Book Synopsis Accomack County, Virginia Free Negro Records by : Richard H. Smith
Download or read book Accomack County, Virginia Free Negro Records written by Richard H. Smith and published by . This book was released on 2007 with total page 116 pages. Available in PDF, EPUB and Kindle. Book excerpt: Transcibed from Microfilm reels 193 and 316 located in The Library of Virginia. Also included is a CD of all digital images from original documents. S8570HB - $36.50
Book Synopsis Free Blacks of Accomack County, Virginia by : Kirk Mariner
Download or read book Free Blacks of Accomack County, Virginia written by Kirk Mariner and published by . This book was released on 2017 with total page pages. Available in PDF, EPUB and Kindle. Book excerpt: "'Free Blacks of Accomack County, Virginia' is a happy by-product of Kirk Mariner's meticulous scholarship. In researching his ground-breaking 'Slave and Free on Virginia's Eastern Shore from the Revolution to the Civil War,' Mariner combed antebellum court order books, wills and inventories, federal censuses, newspapers, manuscripts, and other sources, all the while taking the time to note every free black who appeared in the record. The result is a list of more than 10,000 names. Each entry in the list provides a citation to the source document and a brief summary of why the name appeared in the document." - back cover.

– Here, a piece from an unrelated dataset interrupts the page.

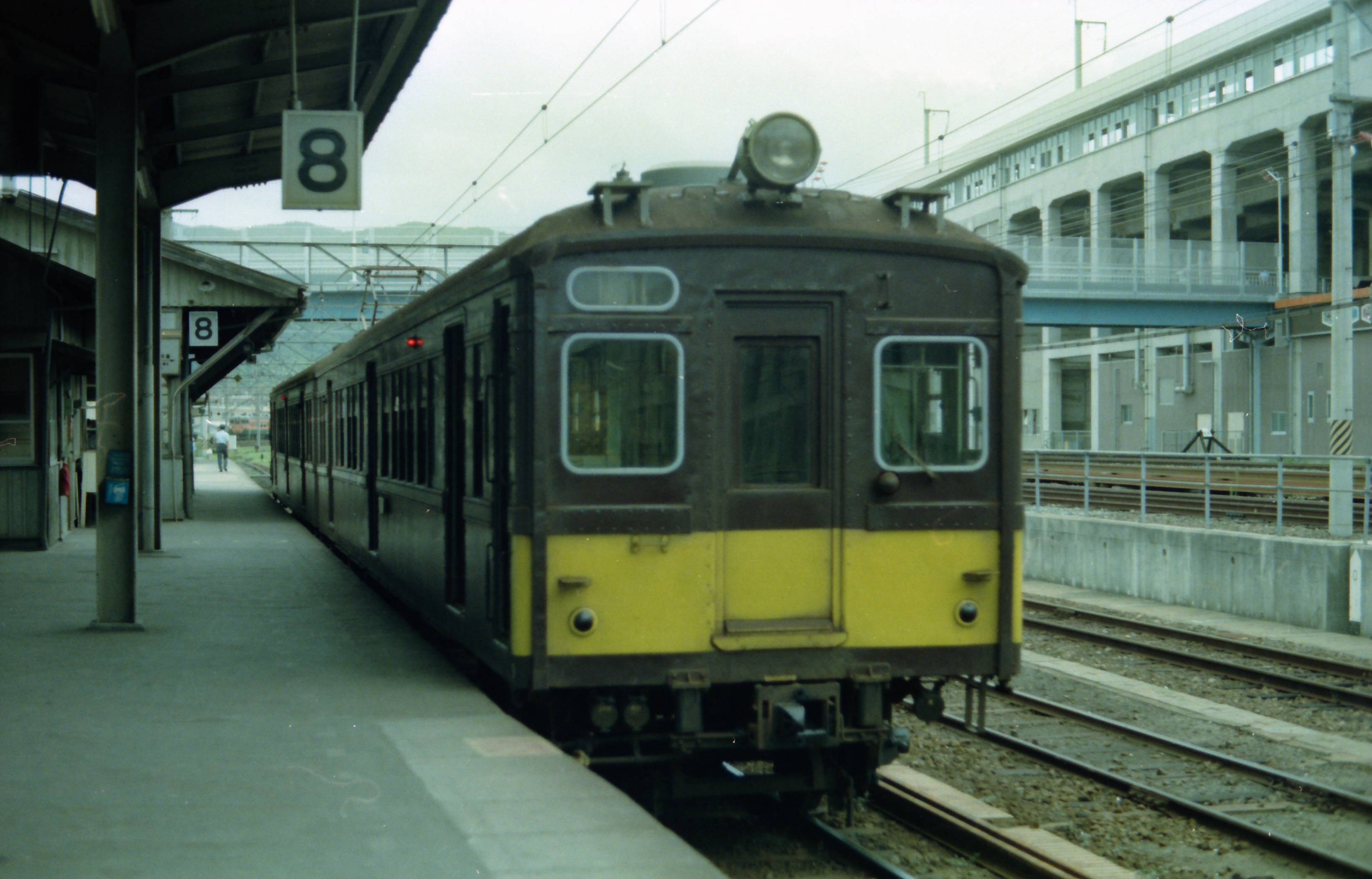 宇部線 クモハ４１０２２ 撮影S54-8 小郡駅
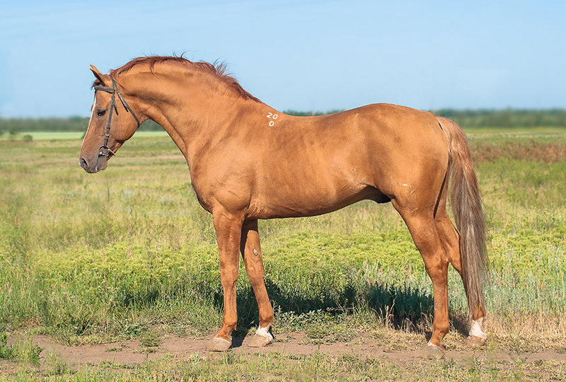 Донской жеребец производитель Бруч (Бизон - Челеста) К/з им. Будённого

Book Synopsis The Free Negro in Virginia, 1619-1895 by : John Henderson Russell
Download or read book The Free Negro in Virginia, 1619-1895 written by John Henderson Russell and published by . This book was released on 1913 with total page 202 pages. Available in PDF, EPUB and Kindle. Book excerpt:
Book Synopsis The Register of Free Negroes, Northampton County, Virginia, 1853 to 1861 by :
Download or read book The Register of Free Negroes, Northampton County, Virginia, 1853 to 1861 written by and published by . This book was released on 1992 with total page 120 pages. Available in PDF, EPUB and Kindle. Book excerpt: Before 1670 position of African immigrants coming into the Eastern Shore of Virginia was not unlike that of most whites; they were "in bondage." Although in the case of the Africans the bondage had not set time-limit, and was thus in fact slavery, they were "very often able to purchase their freedom (...) acquire land, marry, have families and live an existence not unlike the freed white indentured servant." After 1670, however, a move began "to discard indentured servitude and have slavery as the only method to supply the work force."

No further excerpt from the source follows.